No, not really, there was a lot of engineering work and bunch of not-so-big ideas (e.g. InstructGPT reinforcement learning after the model's training), but you can go from the transformers paper to current state of art without needing a "big idea".
And I think this is the major "big idea", accepting the bitter lesson (http://incompleteideas.net/IncIdeas/BitterLesson.html) that major user-visible progress and new emerging capabilities doesn't necessarily require any big ideas but simply scaling to more compute.
I disagree. And first of all, there is a reflective meta teaching from the very idea of the "Bitter Lessons":
the past reveals that (in a way) "the application of models has not been a winner" - but we cannot really know that it is not, because we do not have obtained a model out of it, a model that shows why, an explanation - epistemologically, the "discouraging" protocols cannot be made a "law".
Practically, there still is a need to identify the proper architecture(s) to avoid the undesired weaknesses of the attempts in the current stages.

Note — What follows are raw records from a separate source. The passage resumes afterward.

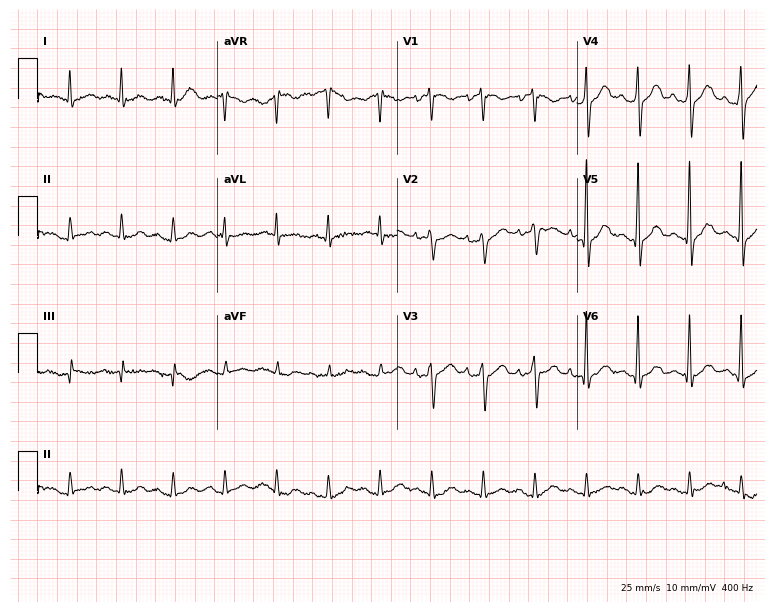
Resting 12-lead electrocardiogram. Patient: a male, 63 years old. The tracing shows sinus tachycardia (a sinus rate of 100 beats per minute or more).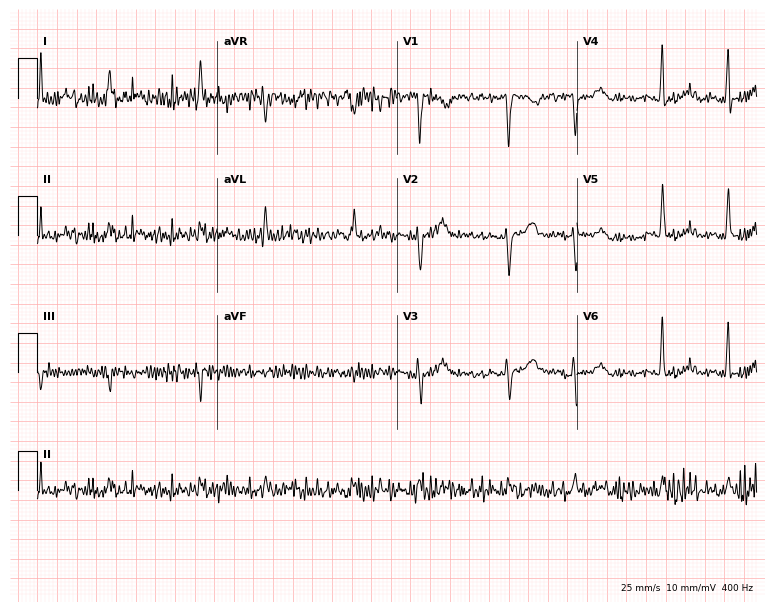
12-lead ECG from a male patient, 69 years old (7.3-second recording at 400 Hz). No first-degree AV block, right bundle branch block, left bundle branch block, sinus bradycardia, atrial fibrillation or sinus tachycardia recorded for this tracing.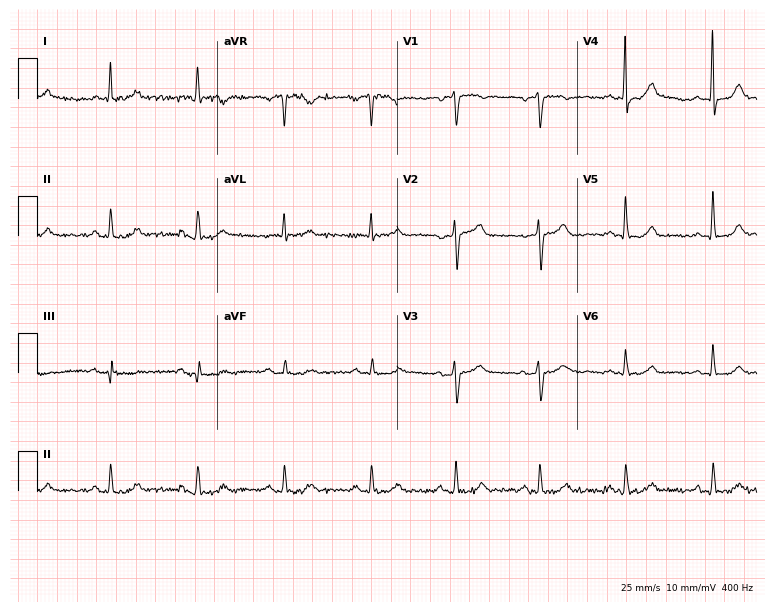
Electrocardiogram, a male patient, 61 years old. Overall reading on record: normal ECG.

RLHF is arguably a bigger jump than LLMs, at least from my perspective beginning to study NLP in 2015/16.
Well what exactly is RLHF, practically?
The ability to go from 8 google search snippets to correctly rank and rewrite the top one into agreeable, cohesive, grammatical and helpful english is just incredible and allows so much more and the real step change from these models that lead to virality. It also increases consistency, which was always the worry of business use cases.
Why is that more noteworthy than the base GPT-3?

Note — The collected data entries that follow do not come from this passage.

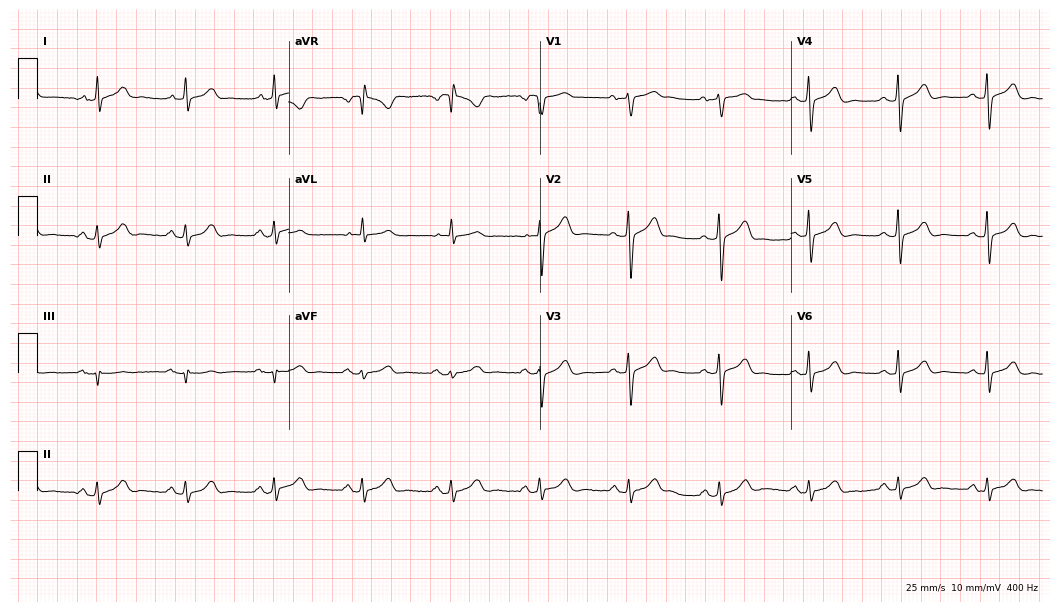
Resting 12-lead electrocardiogram (10.2-second recording at 400 Hz). Patient: a 70-year-old male. None of these six findings is recorded: first-degree AV block, right bundle branch block, left bundle branch block, sinus bradycardia, atrial fibrillation, sinus tachycardia.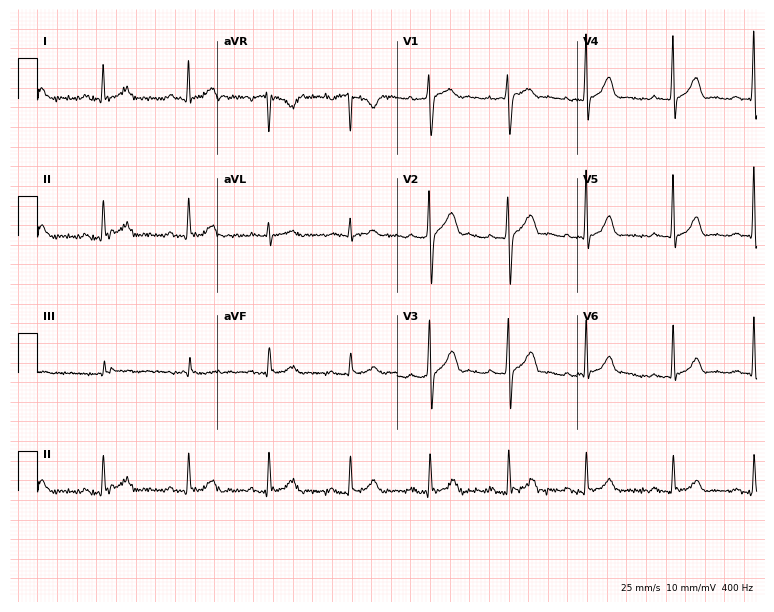
ECG (7.3-second recording at 400 Hz) — a man, 40 years old. Labelled as a normal ECG.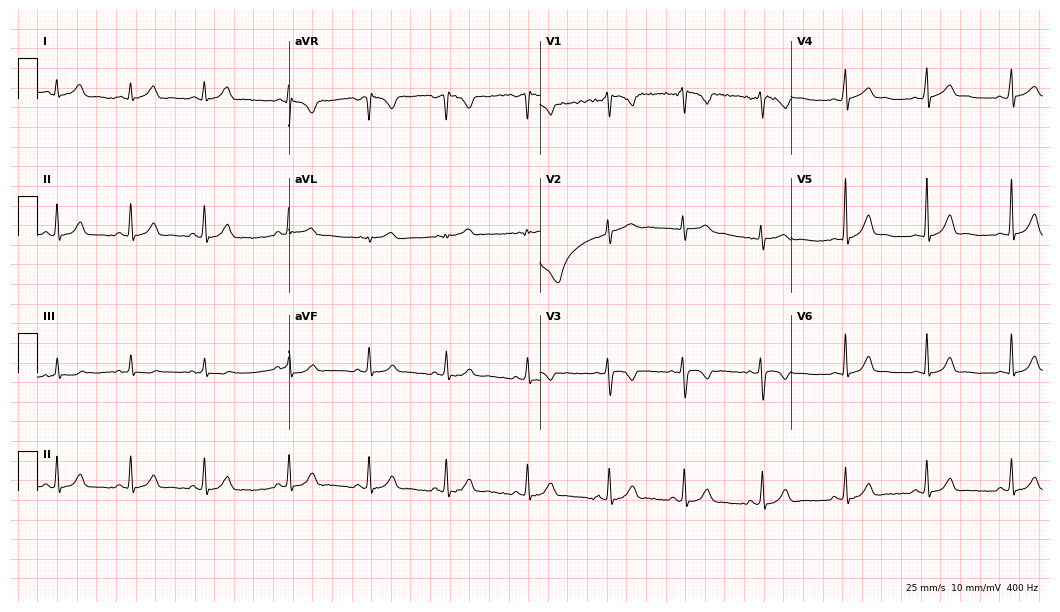
12-lead ECG from a female, 21 years old. Labelled as a normal ECG.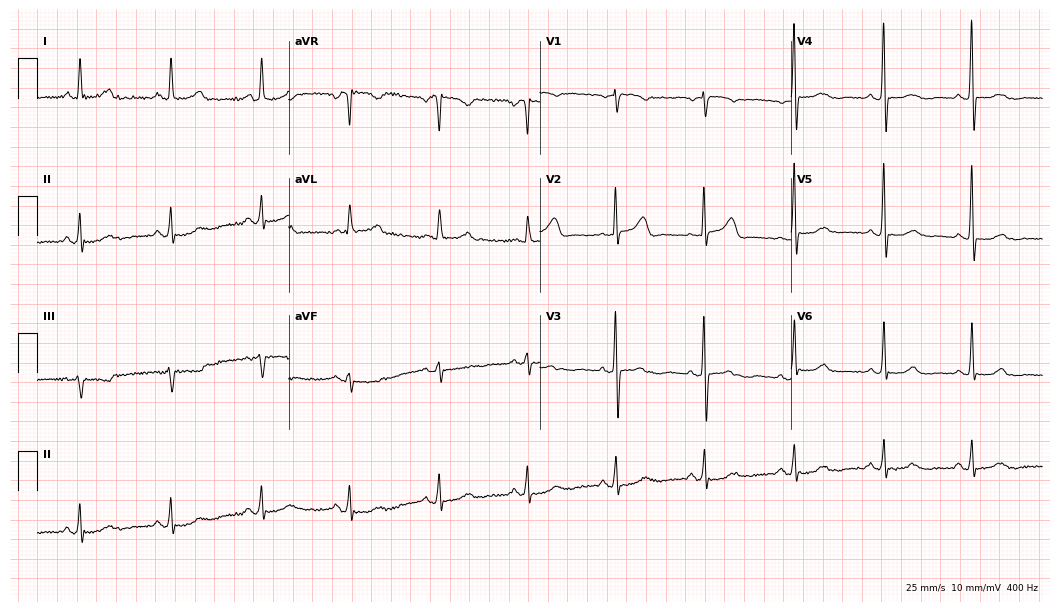
Electrocardiogram, a 62-year-old female. Overall reading on record: normal ECG.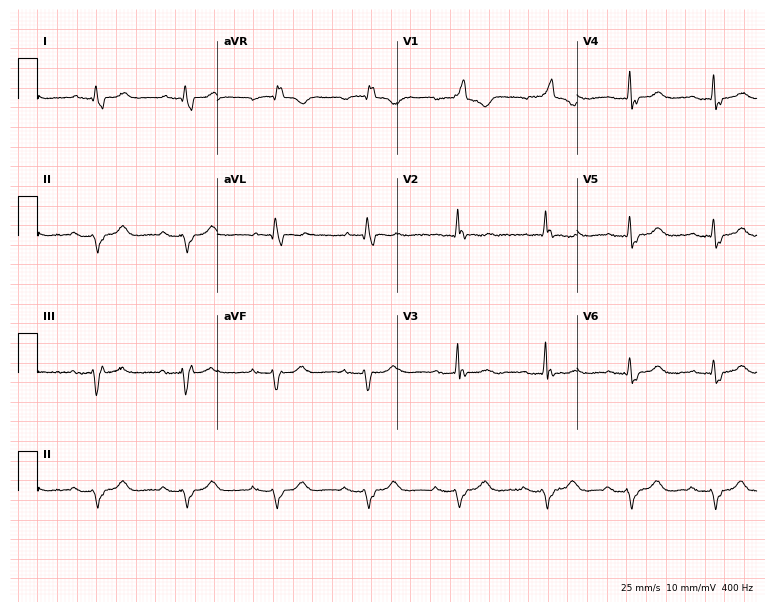
Electrocardiogram (7.3-second recording at 400 Hz), a man, 81 years old. Of the six screened findings (first-degree AV block, right bundle branch block (RBBB), left bundle branch block (LBBB), sinus bradycardia, atrial fibrillation (AF), sinus tachycardia), none is recorded.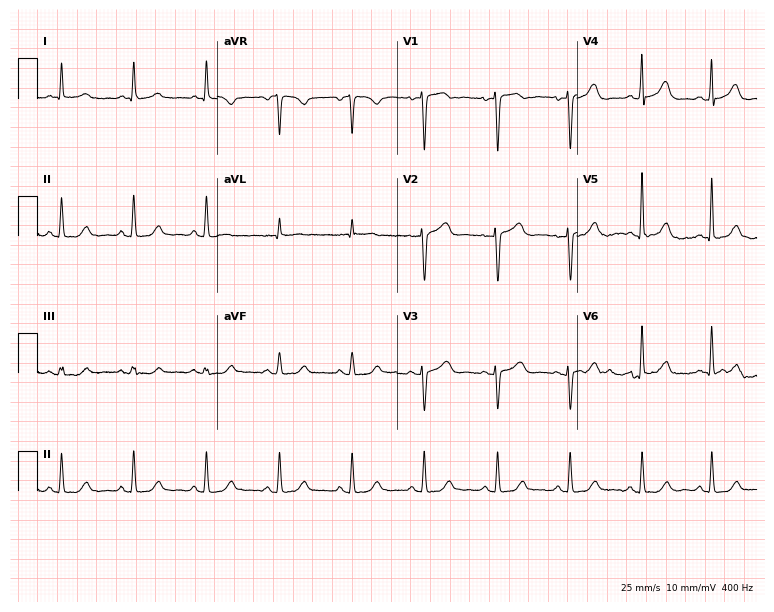
ECG (7.3-second recording at 400 Hz) — a female patient, 82 years old. Labelled as a normal ECG.

A lot of the LLM scale --> more correct autoregression prediction progress was predictable - RLHF on text was not (the early sparks coming for most of us in the release of T5 with it's multiple tasks-in-text).
What else could be a big idea coming up?
There is a ongoing wave of innovation in embeddings that has largely been missed by the hype curve but increasingly GPT embeddings and useful for compression, much much more accurate KNN search for tasks like matching curriculums to learning content (even multilingually - see the recent Kaggle competition with performance which is outstanding and due to similarity-based embeddings from the last 3 years). This wave may lead to the partial replacement of some anthropomorphic computing concepts like files, as information is much more addressable, combinable and useful as various sized embeddings, to some extent. More vitally, embeddings can be aligned across different models and modalities to get better results (e.g. the Amazon ScienceQA paper showed text questions about physical situations increased in accuracy when images of the situation were used during training - even if held out afterwards). Now this multimodality thing has always been on the AI radar (not necessarily ML), but these embeddings based on similarity, and also GPT embeddings (they behave differently and are sensitive in different ways) are getting us there much quicker than would have been expected.

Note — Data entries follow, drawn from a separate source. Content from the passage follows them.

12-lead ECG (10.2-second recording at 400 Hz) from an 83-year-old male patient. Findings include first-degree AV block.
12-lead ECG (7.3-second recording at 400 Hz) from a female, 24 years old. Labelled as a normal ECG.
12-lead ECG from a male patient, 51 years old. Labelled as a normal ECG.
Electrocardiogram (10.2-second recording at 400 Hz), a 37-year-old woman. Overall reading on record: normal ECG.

Ignoring the engineering and techniques improvements (e.g. scaling up data, learning encodings rather than pre-programmed/sinu-positional embeddings), there are lots of things like capsule networks that could be big, like energy-based models (seeking predictable comfortableness rather than maximising gains). However, like you mentioned, a lot of these are years old and regularly come and go. If you want somebody who is pushing for more exploration here and decries GPT a little, checkout Yann Lecun.
it's an interesting example of how much seemingly superficial, non-fundamental things can matter.
A lot of AI experts are asserting (probably correctly) that Open AI really has done nothing new and is just putting a shiny sticker on what was already known and published research.
But human perception being what it is, having ChatGPT produce a beautifully formed, polite and friendly sentence seems massively better to lay people than a response that has a more terse, unpolished output. It won't surprise me if there is already a giant layer of heuristics pasted on the end of the Transformer model for ChatGPT cleaning up all sorts of ugly corner cases which researchers would hold highly impure and completely value-less while it actually is responsible for a large amount of ChatGPT's success.
I think there is a bit of a lesson there in terms of how much academia does undervalue the polishing part of research work, even if fundamentals ultimately drive progress.
Somebody had to invest resources into training those super large models and observe emergent intelligent behavior. It's not like the authors of the original paper knew that transformers would lead to GPT-4 and spark an AGI debate. Nobody expected transformers to get powerful so fast.
The paper on transformers was published 6 years ago.
6 years in ML is an eternity nowadays.